用于单眼表情识别的分层事件-RGB 交互网络

单眼表情识别任务是一项重要的视觉任务，旨在通过仔细观察眼睛区域来解码人类的情绪状态。然而，传统相机在检测和捕捉相关生物信息方面面临挑战，尤其是在苛刻的照明条件下，如昏暗环境、高曝光场景或存在其他辐射源时。为此，我们使用一种能抵御极端照明条件的新型传感器数据，即事件相机数据，来提高单眼表情识别的性能。为此，我们提出了一种新颖的分层事件-RGB 交互网络（HI-Net），以充分整合 RGB 和事件数据，克服单眼表情识别任务所面临的极端照明挑战。HI-Net 包含两个新颖的设计：事件-RGB 语义交互机制（ER-SIM）和层次语义建模（HSM）方案。前者旨在实现事件与 RGB 模式语义之间的交互，后者旨在获得高质量的模式语义表示。在 ER-SIM 中，我们采用了一种有效的交叉关注机制来促进信息融合，从而自适应地整合和补充多尺度事件和 RGB 语义，以应对极端照明条件。在 HSM 方案中，我们首先分别探索了事件模式和 RGB 模式的多尺度语境语义。然后，我们针对这些多尺度语境语义执行语义交互策略，以增强每种模式的语义表示。广泛的实验证明，在单眼表情识别任务上，我们的 HI-Net 明显优于许多最先进的方法，尤其是在光照条件较差的情况下。

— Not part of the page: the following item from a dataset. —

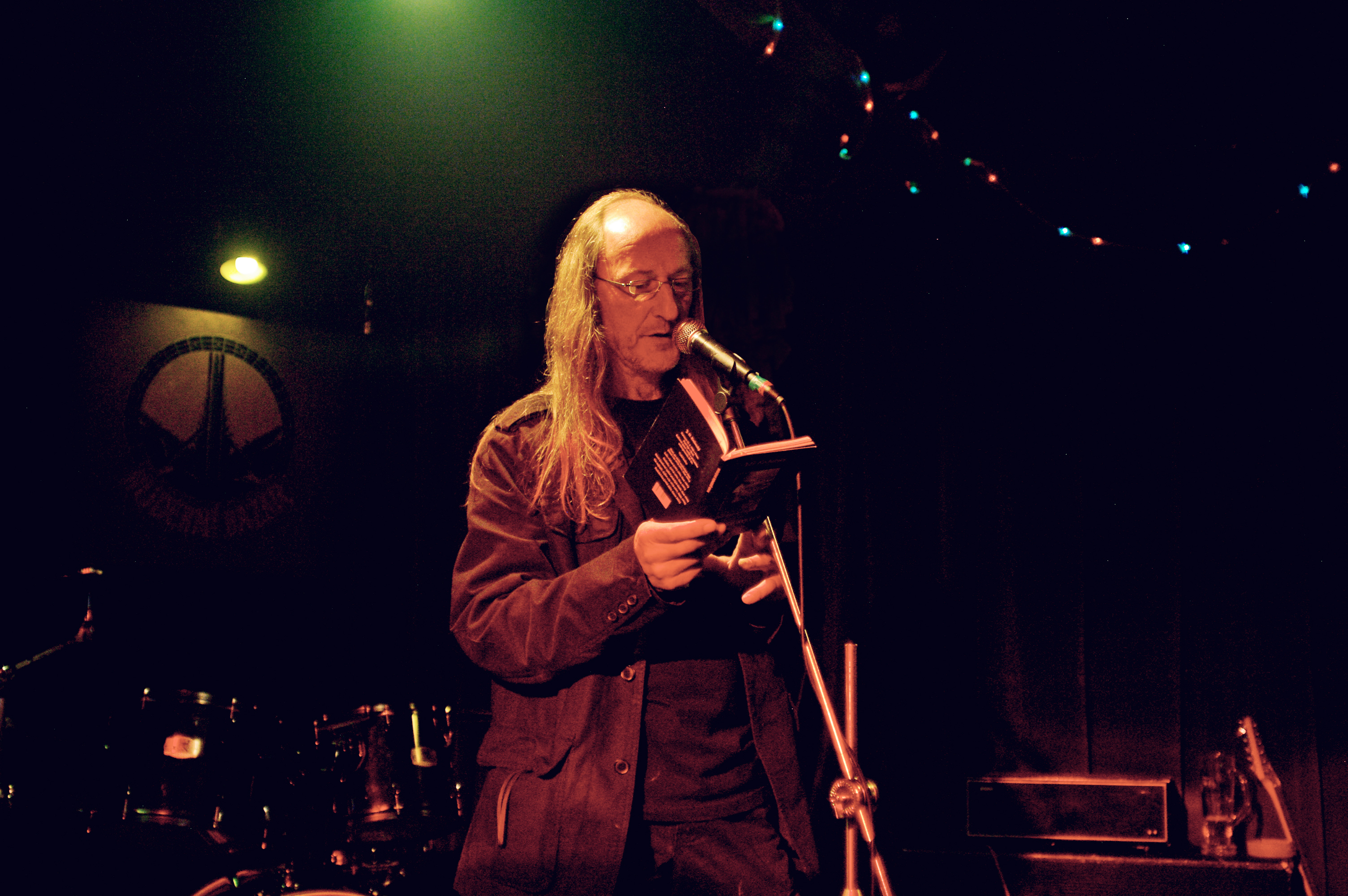 J. H. Krchovský autorské čtení na festivalu Butterfly Effect v ostravském klubu Hudební bazar, 2012, Ostrava, 2012
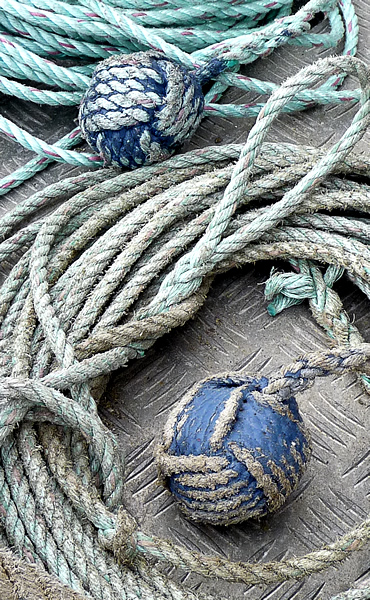 Pommes de Touline des lamaneurs du port de La Pallice. Photo issue de ma banque d'images

本文章由计算机程序翻译，如有差异，请以英文原文为准。

求助全文

约1分钟内获得全文求助全文

来源期刊

Information Sciences 工程技术-计算机：信息系统

CiteScore

14.00

自引率

17.30%

发文量

1322

审稿时长

10.4 months

期刊介绍： Informatics and Computer Science Intelligent Systems Applications is an esteemed international journal that focuses on publishing original and creative research findings in the field of information sciences. We also feature a limited number of timely tutorial and surveying contributions. Our journal aims to cater to a diverse audience, including researchers, developers, managers, strategic planners, graduate students, and anyone interested in staying up-to-date with cutting-edge research in information science, knowledge engineering, and intelligent systems. While readers are expected to share a common interest in information science, they come from varying backgrounds such as engineering, mathematics, statistics, physics, computer science, cell biology, molecular biology, management science, cognitive science, neurobiology, behavioral sciences, and biochemistry.